À Carleton, on a passé au moins 5 ou 6 heures à se promener dans le centre-ville (ou plutôt le centre-village) en tournant en rond sans arrêt à la recherche d'un endroit avec de l'action. Tous les bars ont été vides jusqu'à 22h environ ça fait que le temps était long. Heureusement, on avait de la boisson en masse dans l'auto. Ça servait à se faire un fond en attendant qu'il se passe quelque chose à quelque part. J'avais aussi emmené le Spice (pot légal) que j'avais acheté chez Echologik sur la rue St-Jean l'été dernier. C'était le moment approprié pour fumer ces épices sentant le manger à poisson avant qu'elles ne perdent leurs propriétés psychotropes à jamais.

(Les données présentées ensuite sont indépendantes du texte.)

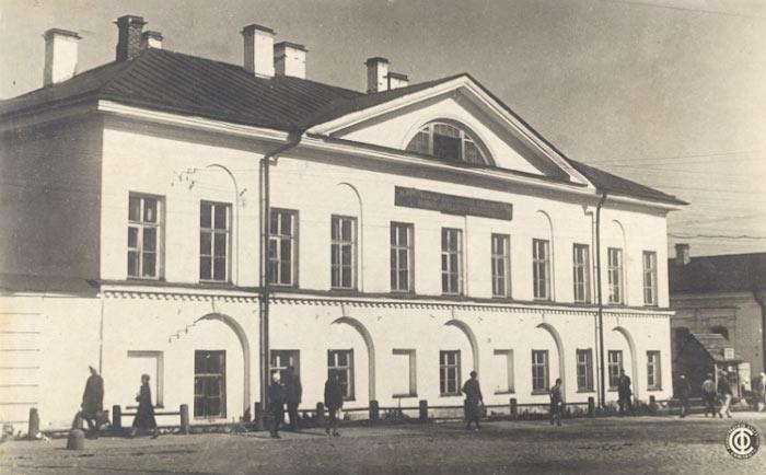 Публичная библиотека Петрозаводска в бывшем доме купца I гильдии Филиппа Бекренёва в Петрозаводске (постр. 1791 г.). Архитектор Федор Крамер. Открытка 1934 года

Pendant qu'on meublait notre temps à marcher en rond, on est tombés sur un coin un peu plus hippie. Un gars mangeait son homard debout à l'arrière de son Westfalia et ça m'a semblé être le type de personne à posséder du papier à rouler, élément essentiel qui nous manquait. Ça fait qu'on est allés le voir pour lui demander s'il pouvait nous aider. Le gars avait l'air d'un osti de peddler ou d'un jos connaissant (deux synonymes, j'imagine). Instantanément, je ne l'ai pas aimé. Il nous a dit qu'il venait de Campbelton, ville vraiment laide et plate du Nouveau-Brunswick qu'on avait visitée en après-midi dans le but de pratiquer le dialecte local (chiac), vivre une expérience sociologique et manger dans un casse-croûte (on n'a trouvé AUCUN casse-croûte malgré le fait qu'on regardait partout attentivement). Le gars de Campbelton avait l'air fier de venir de là. Quand je lui ai dit qu'on avait visité sa ville dans la journée, il a dit : "Belle ville hein!?" et j'ai pas pu m'empêcher d'en rajouter en disant que c'était écoeurant comme endroit, qu'il y avait de la vie au bout et plein de casse-croûtes. Le gars acquiescait à tout ce que je disais. Je le détestais encore plus.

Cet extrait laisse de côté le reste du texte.